[Your instructions]
From the line with "Urne funéraire étrusque" to the line with "Bab Souika , Tunis باب سويقة, تونس", retype each line exactly as it stands in the records below, but skip the pictures.

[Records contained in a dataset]
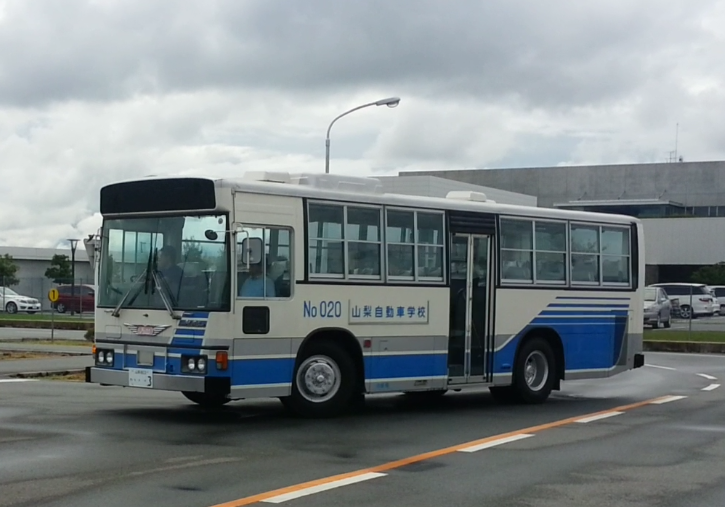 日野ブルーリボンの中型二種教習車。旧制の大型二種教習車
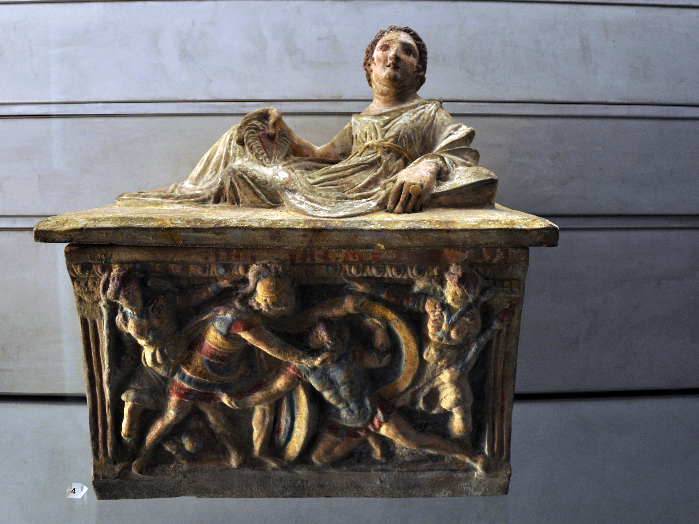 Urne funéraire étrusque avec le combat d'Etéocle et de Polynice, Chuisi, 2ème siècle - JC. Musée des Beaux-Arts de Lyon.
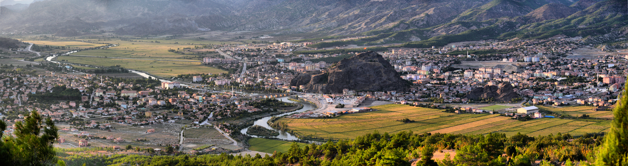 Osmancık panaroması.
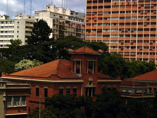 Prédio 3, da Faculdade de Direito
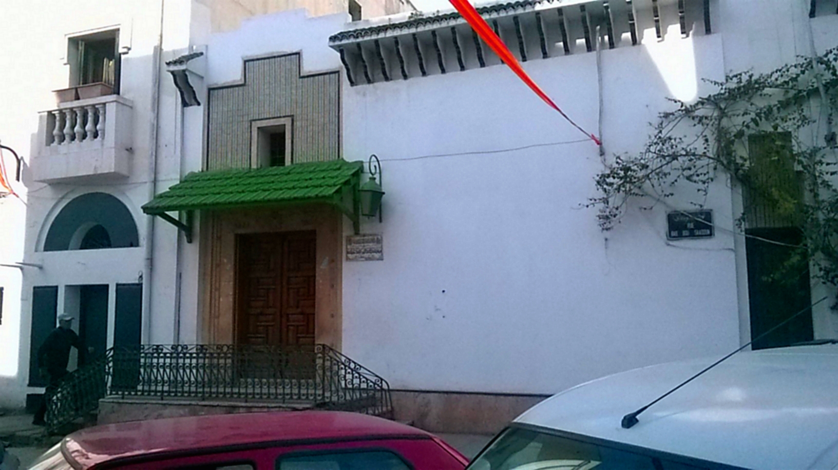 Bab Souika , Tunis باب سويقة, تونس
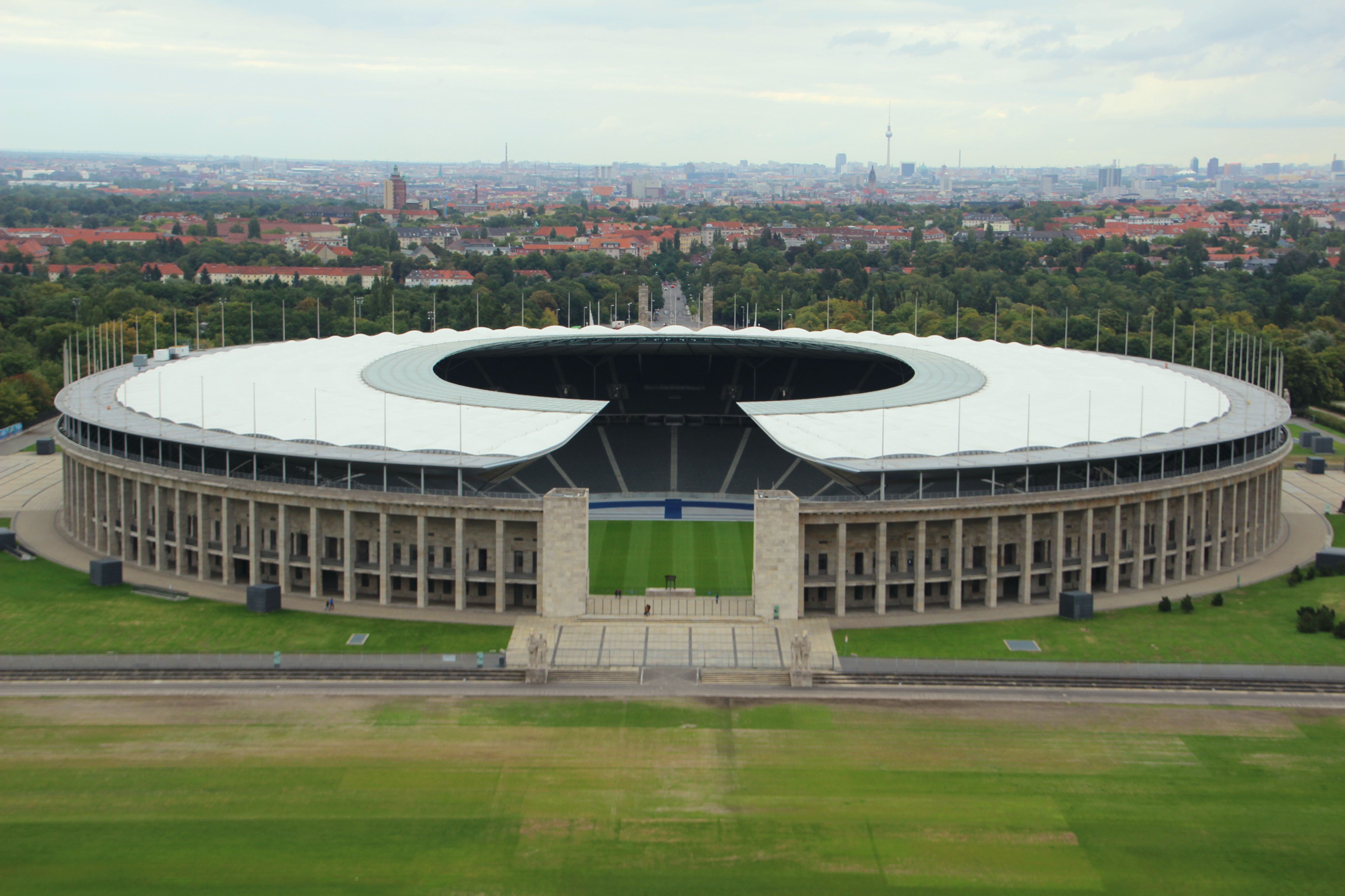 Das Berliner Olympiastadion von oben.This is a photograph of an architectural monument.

[Exercise output]
 Urne funéraire étrusque avec le combat d'Etéocle et de Polynice, Chuisi, 2ème siècle - JC. Musée des Beaux-Arts de Lyon.
 Osmancık panaroması.
 Prédio 3, da Faculdade de Direito
 Bab Souika , Tunis باب سويقة, تونس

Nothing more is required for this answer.